• Requirement
Print, exactly as they stand, the lines below from the one that has "Esta torre perteneció" to the one that has "Fontana del Campari", inclusive, leaving out the pictures.

• Records
========================

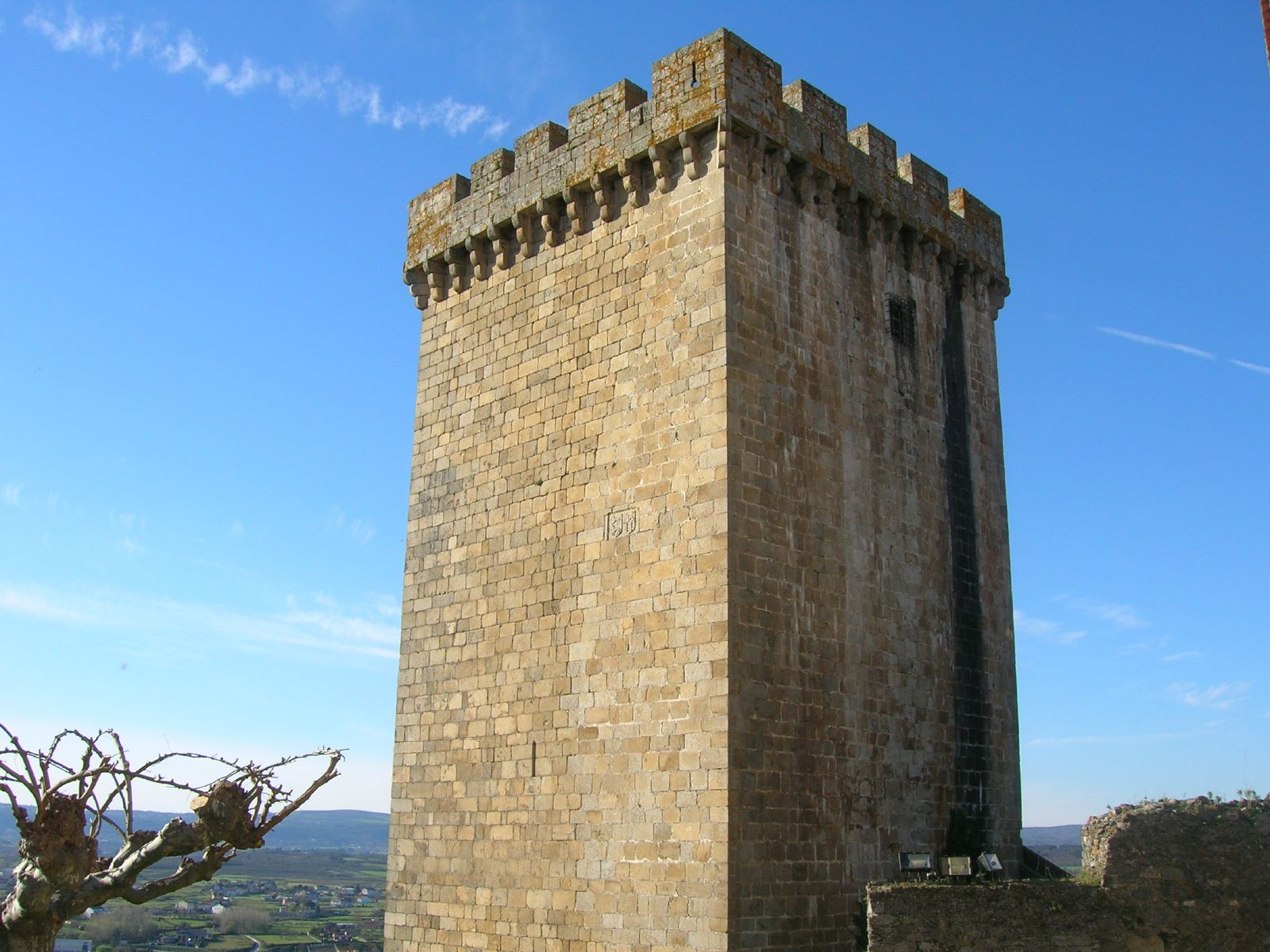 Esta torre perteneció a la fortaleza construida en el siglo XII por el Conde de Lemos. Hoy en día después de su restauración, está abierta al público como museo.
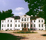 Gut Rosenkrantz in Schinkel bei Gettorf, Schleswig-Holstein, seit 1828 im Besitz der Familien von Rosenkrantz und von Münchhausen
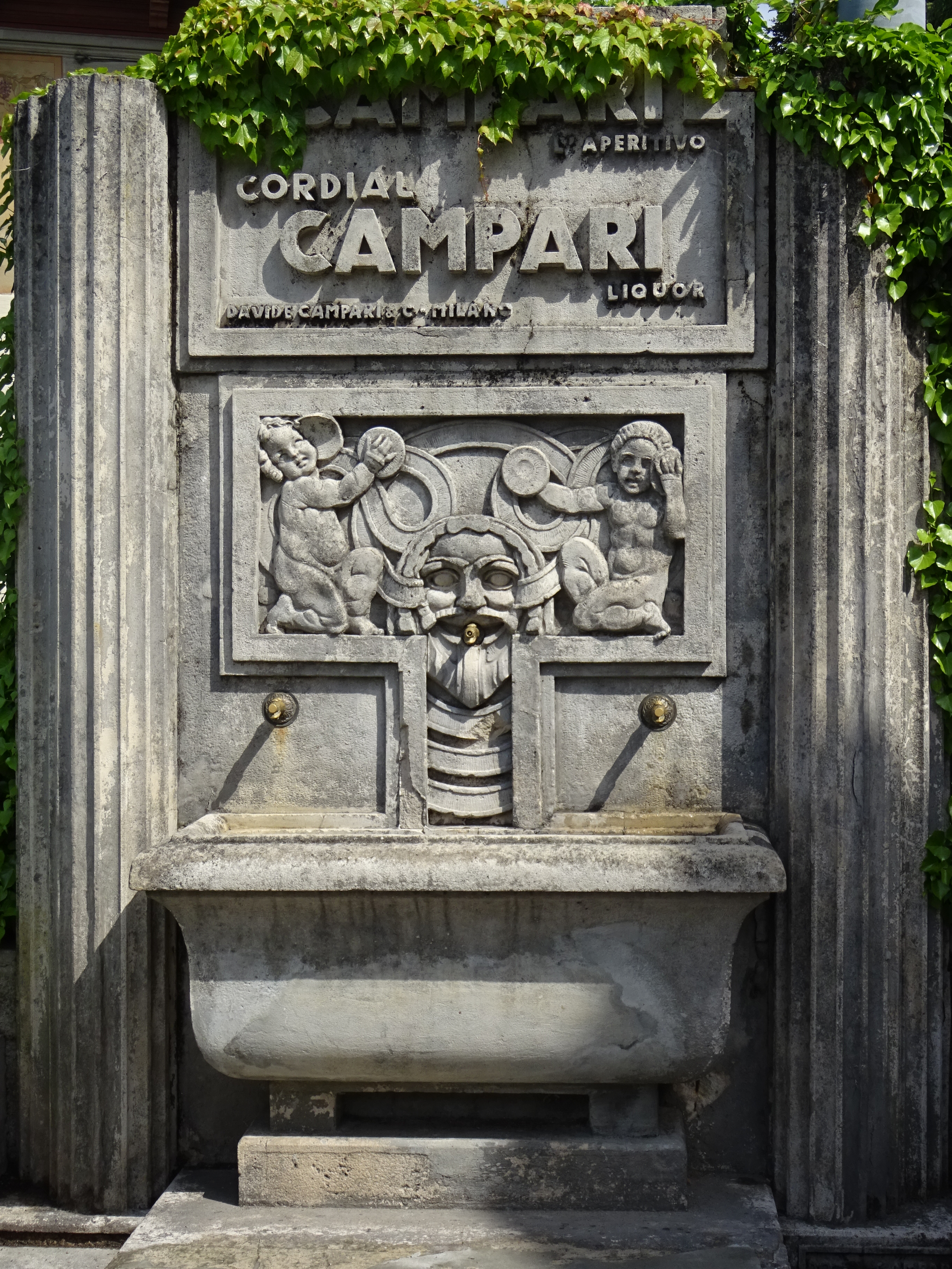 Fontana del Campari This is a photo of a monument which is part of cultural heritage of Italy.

========================

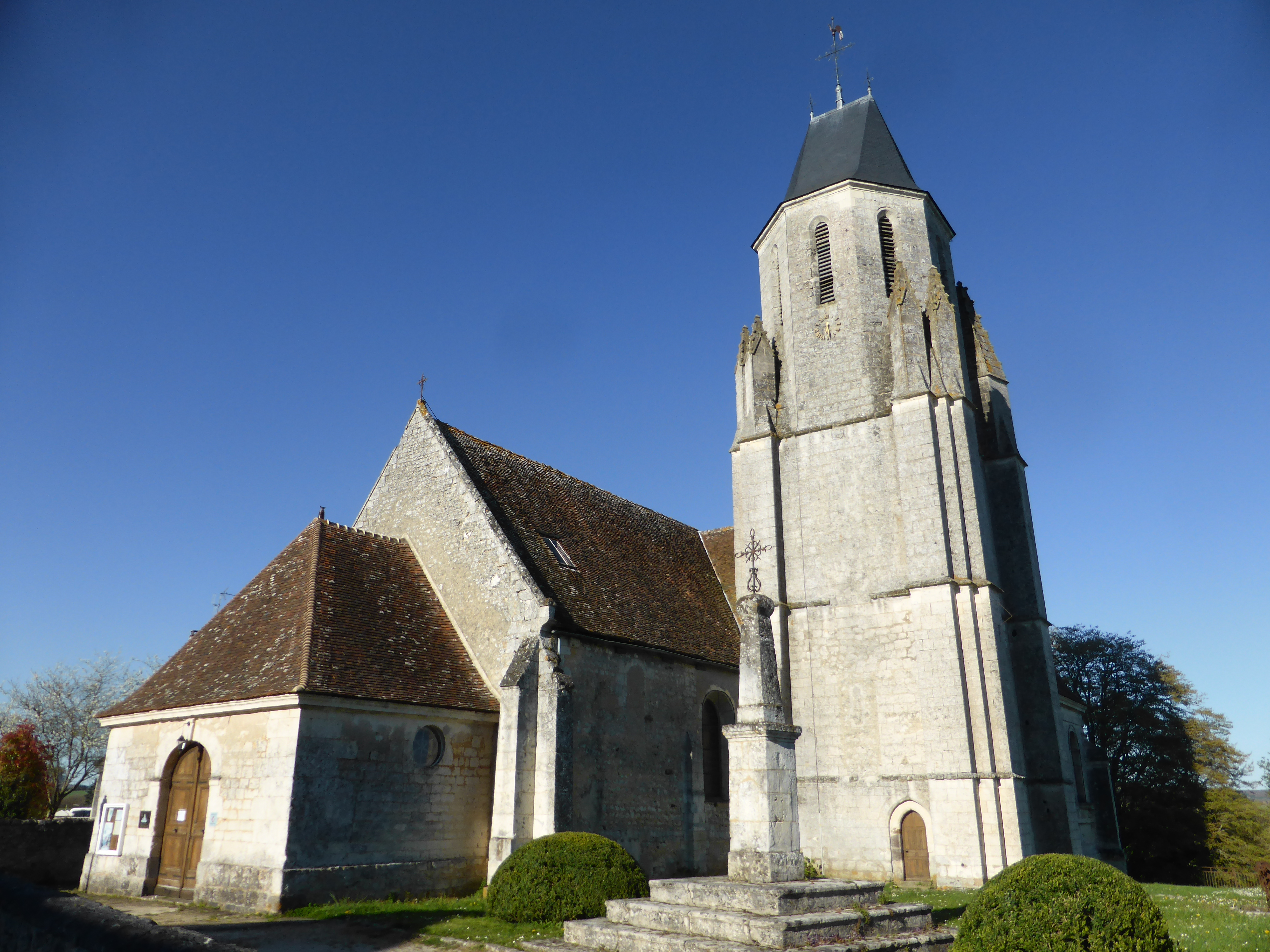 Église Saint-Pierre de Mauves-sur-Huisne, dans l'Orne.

========================

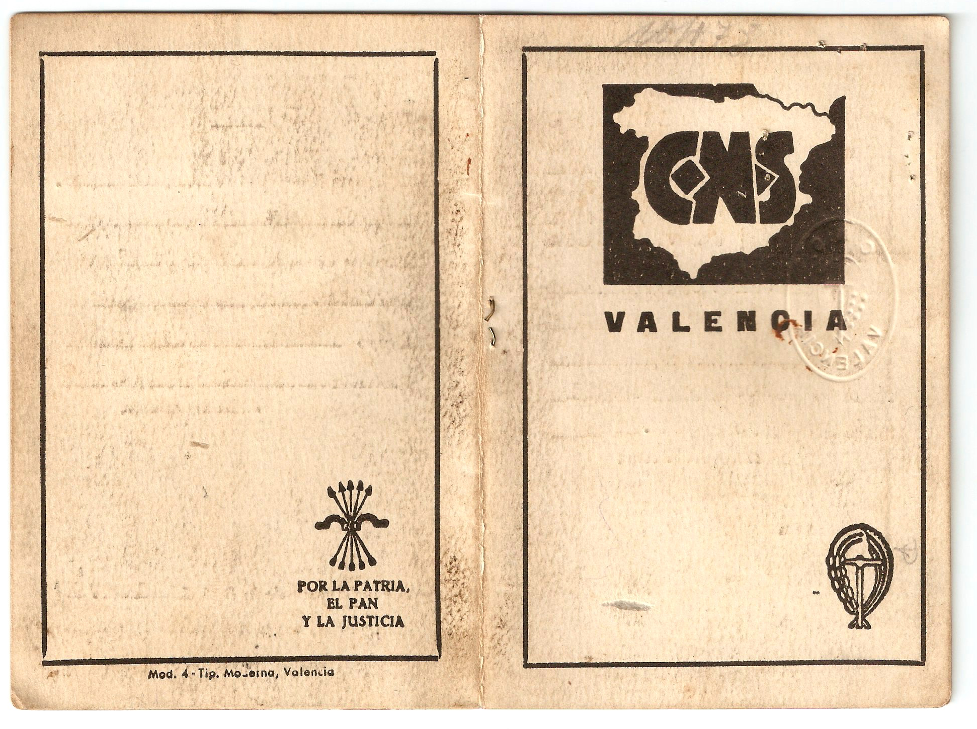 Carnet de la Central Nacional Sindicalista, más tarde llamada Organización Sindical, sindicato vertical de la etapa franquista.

========================

• Problem solution
 Esta torre perteneció a la fortaleza construida en el siglo XII por el Conde de Lemos. Hoy en día después de su restauración, está abierta al público como museo.
 Gut Rosenkrantz in Schinkel bei Gettorf, Schleswig-Holstein, seit 1828 im Besitz der Familien von Rosenkrantz und von Münchhausen
 Fontana del Campari This is a photo of a monument which is part of cultural heritage of Italy.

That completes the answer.